Gross margin decreased to 66% for the three months ended March 31, 2026 from 68% for the three months ended March 31, 2025. The decrease was primarily due to a higher charge for excess and obsolete inventory as a percentage of revenue.

Sales and Marketing

Sales and marketing expenses decreased by $0.1 million, to $16.5 million for the three months ended March 31, 2026 from $16.6 million for the three months ended March 31, 2025. The decrease was due to lower compensation and benefits primarily from lower commission expense, which offset higher meeting and training costs.
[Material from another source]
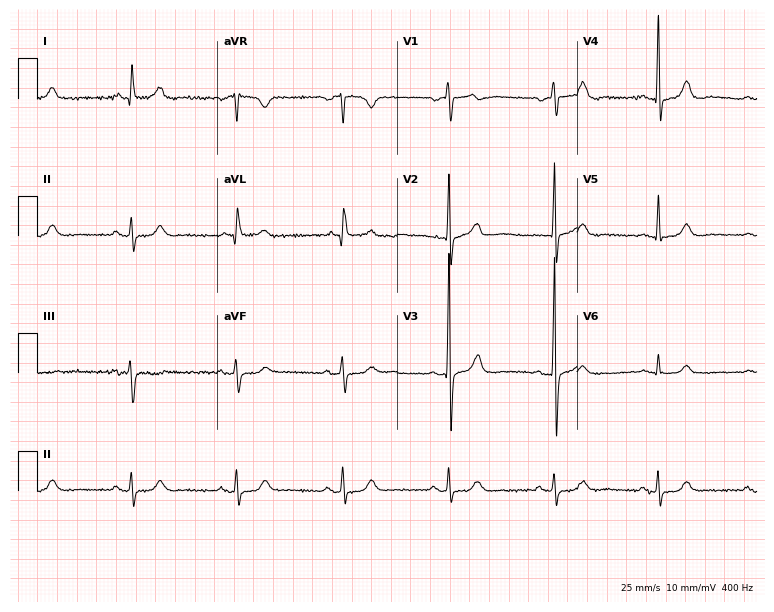
Standard 12-lead ECG recorded from a 66-year-old male (7.3-second recording at 400 Hz). Read as a normal ECG.

General and Administrative

General and administrative expenses increased by $0.3 million, or 9%, to $4.2 million for the three months ended March 31, 2026 from $3.8 million for the three months ended March 31, 2025. The increase was primarily due to higher professional fees and travel expenses.

Research and Development

Research and development expenses decreased by $0.2 million, or 8%, to $2.3 million for the three months ended March 31, 2026 from $2.5 million for the three months ended March 31, 2025. The decrease was primarily due to lower compensation and benefits and study costs.

Interest Expense

Interest expense increased by $0.8 million, or 68% to $2.1 million for the three months ended March 31, 2026 from $1.2 million for the three months ended March 31, 2025 due to an increase in the borrowing base and the interest rate from our new credit facility.

Other Income

Other income decreased by $0.1 million, or 24%, to $0.4 million for the three months ended March 31, 2026 from $0.5 million for the three months ended March 31, 2025 due primarily to lower interest income from lower cash balances and lower interest rates.

Income Tax Expense

We recorded tax expense of $60,000 and $52,000 related to our foreign jurisdiction for the three months ended March 31, 2026 and 2025, respectively.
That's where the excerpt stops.